Alternatively, instead of a set reference period, a set number of years preceding the date for which the Standardized Index is calculated can be used by setting `ref.years = NA` and specifying `ref.length` as a set number of years (by default, this is `30`). This is the setting used by VMM to calculate the SPI values shown on [waterinfo.be](https://www.waterinfo.be/default.aspx?path=NL/Thema/Droogte_Actueel&KL=en).

```r
SPI_1 <- standardized.index(data = Ukkel_RR, agg.length = 30, index.out = dates, ref.years = NA, ref.length = 30)
fprint(SPI_1)
#> Attributes:                          
#> agg.length        :  30   
#> agg.fun           :  sum  
#> distr             :  gamma
#> method            :  mle  
#> ref.years         :  NA   
#> ref.length        :  30   
#> ref.na.thres      :  10   
#> agg.na.thres      :  10   
#> agg.interpolation :  none 
#> 
#> Data:
#>            value
#> 2018-06-01 -1.89
#> 2018-06-02 -1.84
#> 2018-06-03 -2.06
#> 2018-06-04 -2.16
#> 2018-06-05 -2.21
#> ...                
#> 2018-06-26    NA
#> 2018-06-27    NA
#> 2018-06-28    NA
#> 2018-06-29    NA
#> 2018-06-30    NA
```

Note how this introduces NA values in the output as the data for more recent years in the Ukkel_RR series has not yet been consolidated and the function's default tolerance for 10% missing data in the aggregation period or reference period is exceeded.  
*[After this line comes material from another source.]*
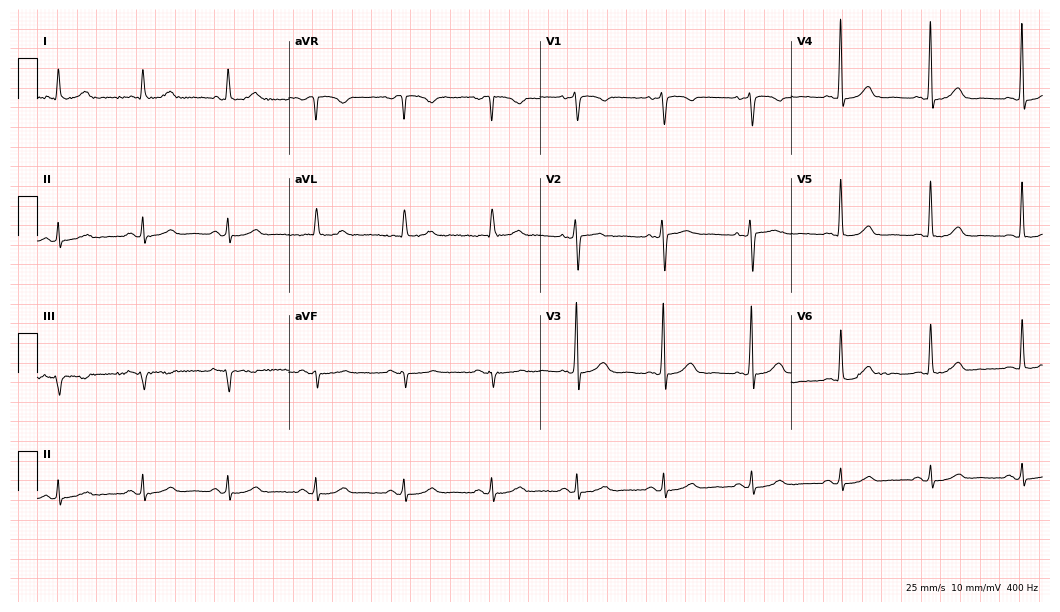
Resting 12-lead electrocardiogram (10.2-second recording at 400 Hz). Patient: a male, 82 years old. Read as a normal ECG.

For more information on the calculation procedure for Standardized Index values, see: [Standardized Index calculation](docs/calculation/calculation.md).
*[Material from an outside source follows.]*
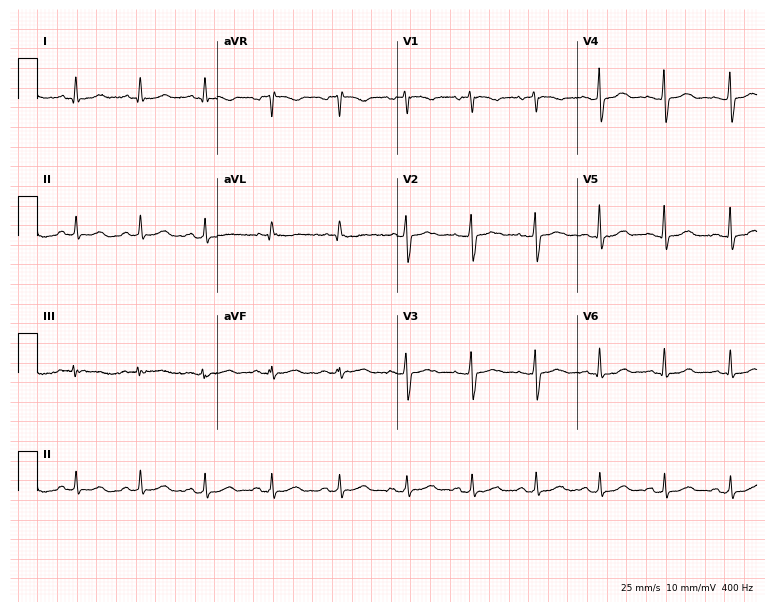
Electrocardiogram (7.3-second recording at 400 Hz), a female, 46 years old. Overall reading on record: normal ECG.

For more information on the package's functions, see: [function help](docs/standaRdized.pdf).

<!---For more use cases for working with other types of data such as the precipitation-evaporation balance (SPEI) or streamflow (SSI), handling NA values, different distributions and fitting methods, forecasting and optimizing calculation, see: Applications.--->

## References

\[1] McKee, T.B., Doesken, N.J. and Kleist, J., 1993. The relationship of drought frequency and duration to time scales. In Proceedings of the 8th Conference on Applied Climatology, American Meteorological Society. Vol. 17, No. 22, pp. 179-183.